5. Conclusions and Future Perspectives
It has become increasingly evident that cellular senescence is not merely a terminal endpoint of cancer therapy but rather a plastic state that modulates therapeutic responsiveness via secretome evolution. Strategies that reactivate the p53 pathway to induce senescence, eliminate established therapy-induced senescent (TIS) cells via senolytics, or modulate their proteotoxic effects through senomorphics represent innovative avenues to maximize the efficacy of conventional anticancer regimens while minimizing adverse effects. However, successful translation of these strategies into clinical practice necessitates addressing several key challenges.
Foremost among these is the implementation of personalized therapy tailored to p53 status. The functional state of p53 within a patient’s tumor—whether wild-type, deficient, harboring GOF mutations, or exhibiting MDM2 overexpression—serves as a pivotal biomarker guiding the selection of senescence-targeting modalities.

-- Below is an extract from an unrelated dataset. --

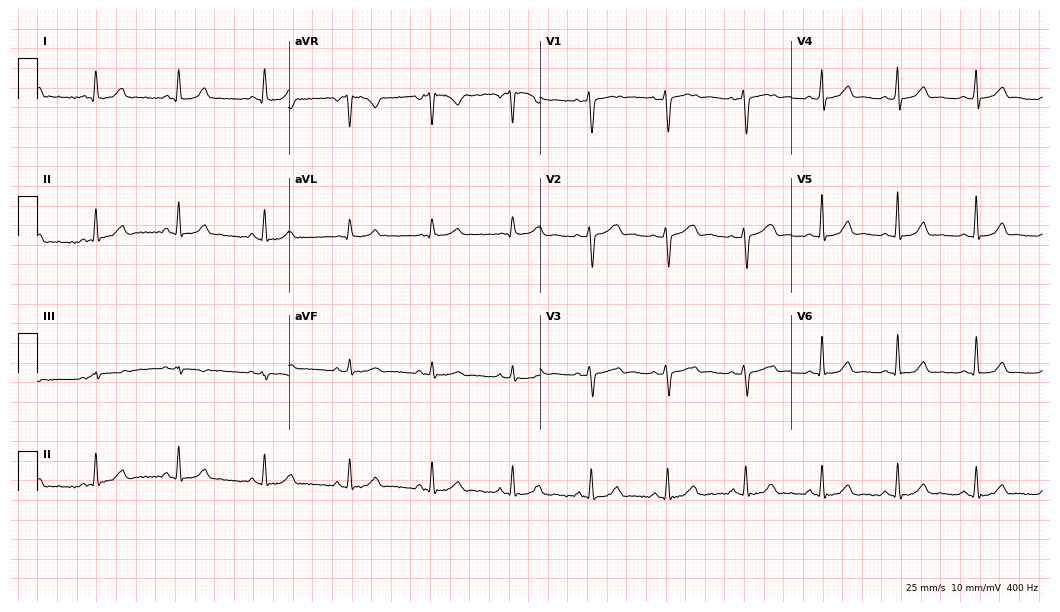
12-lead ECG from a woman, 45 years old. Labelled as a normal ECG.

For instance, tumors with MDM2 overexpression may be optimally targeted by p53 activators such as Nutlins. Conversely, p53-wild-type tumors may benefit most from TIS induction followed by immunotherapy, whereas p53-deficient or mutant tumors may require a strategy involving TIS induction followed immediately by senolytics or senomorphics, or exploitation of synthetic lethal vulnerabilities such as DNA2 or KDM4C inhibition (Figure 6).
Additionally, achieving therapeutic specificity remains a critical hurdle; agents must distinguish between senescent tumor cells and physiological senescence in normal tissues to avoid off-target toxicity. Furthermore, reliable biomarkers capable of quantifying the burden of TIS cells and SASP activity in vivo are urgently needed.

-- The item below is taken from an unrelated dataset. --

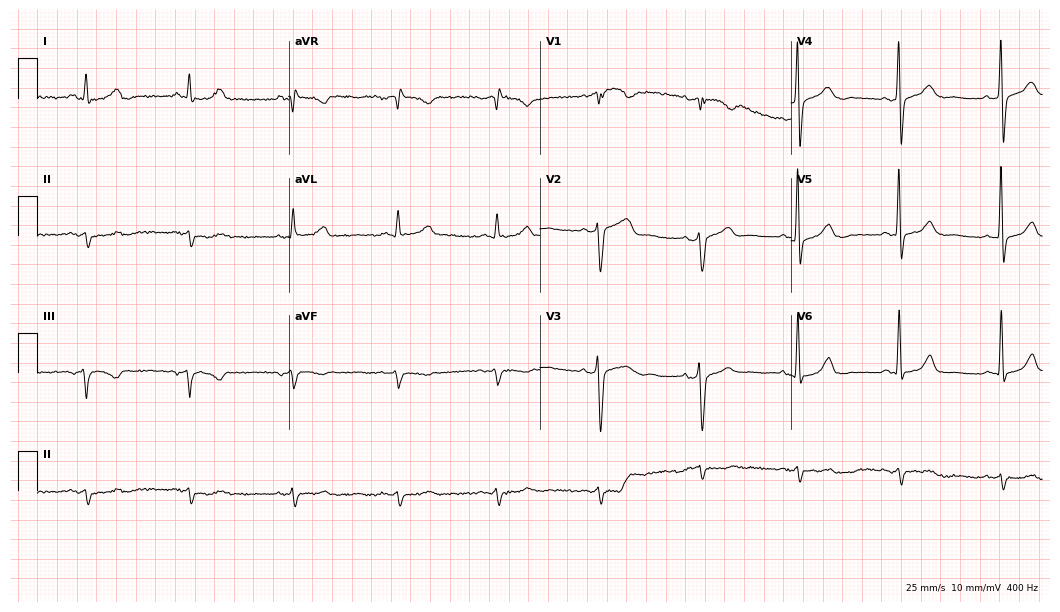
12-lead ECG from a 64-year-old man (10.2-second recording at 400 Hz). No first-degree AV block, right bundle branch block, left bundle branch block, sinus bradycardia, atrial fibrillation or sinus tachycardia recorded for this tracing.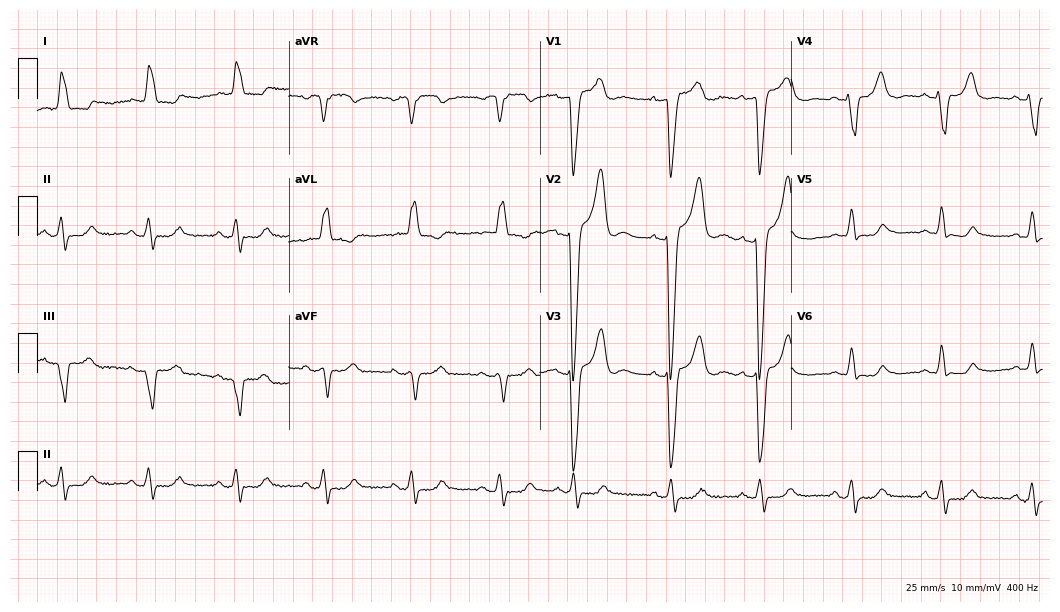
12-lead ECG from a 47-year-old female (10.2-second recording at 400 Hz). Shows left bundle branch block (LBBB).

Recent advances in clinical senescence biomarkers (2022–2025) have focused on circulating SASP proteins (e.g., GDF15, IL-6, TNFR1, VEGFA) as non-invasive markers of senescent cell burden, predicting mortality, mobility disability, and other age-related outcomes [127,128]. Panels including GDF15 and IL-6 improved outcome prediction in the Health ABC cohort, while GDF15, RAGE, and VEGFA were linked to mortality and proposed as biological age indicators [127,128]. T-cell p16INK4a variant 5 expression assesses senescence burden and predicts senolytic response to dasatinib plus quercetin [129]. Emerging studies validate GDF15 and extracellular vesicle signatures as senescent burden proxies, with early clinical promise [130]. Senolytic trials employ T-cell p16 and SASP panels for efficacy monitoring, and the LIFE study showed biomarker links to mobility disability reducible by physical activity [129,131]. Integrating liquid biopsy markers is essential for senolytic pharmacodynamic evaluation. Despite promise, heterogeneity and specificity challenges require further large-scale validation [127]. These advances support the geroscience hypothesis and age-related disease prevention.

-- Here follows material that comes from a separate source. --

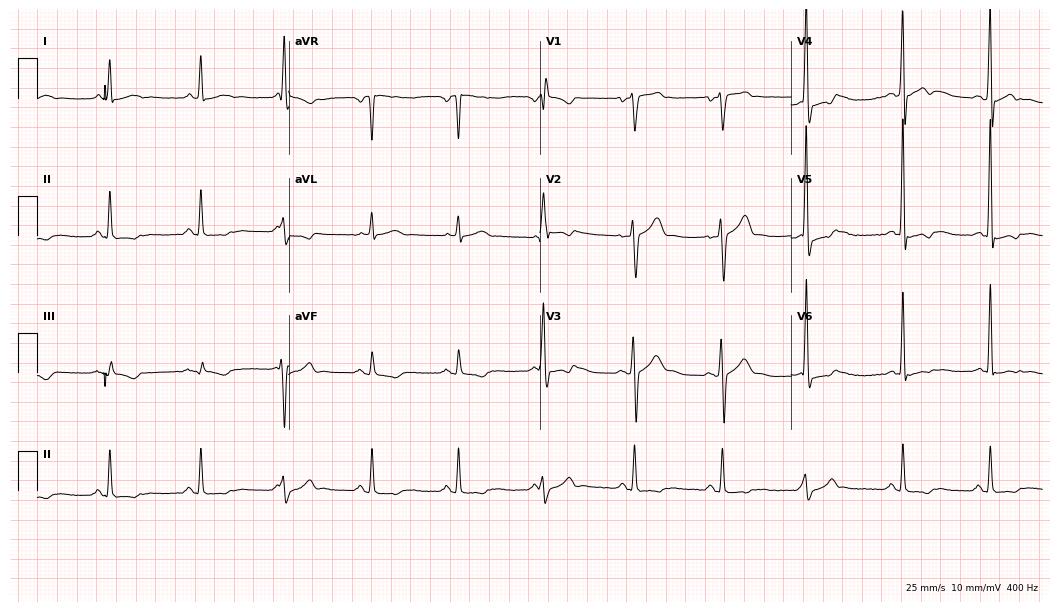
ECG (10.2-second recording at 400 Hz) — a male, 44 years old. Screened for six findings — first-degree AV block, right bundle branch block, left bundle branch block, sinus bradycardia, atrial fibrillation, sinus tachycardia — none is recorded. Only these six findings were labelled.

Finally, comprehensive treatment protocols must be established to determine optimal timing, patient selection criteria, and combinatorial regimens with standard-of-care therapies. Addressing these challenges will position the modulation of cellular senescence as a key strategy for unlocking a new era of personalized cancer therapy, effectively breaking the cycle of recurrence and resistance while minimizing therapeutic side effects.
To bridge the remaining clinical gaps and transition from bench to bedside, the focus must shift from general senescence induction to the precise eradication of detrimental cell populations. Looking forward, the next decade of senescence-targeted therapy must overcome three primary barriers: (1) establishing quantitative in vivo biomarkers for monitoring TIS, (2) developing tissue-specific senomodulators (e.g., BCL-xL PROTACs) to minimize systemic toxicities, and (3) implementing p53-stratified clinical protocols. Our proposed framework emphasizes a one-two punch strategy where TIS induction is followed by personalized senolysis to ensure complete tumor clearance and prevent aggressive escape phenotypes.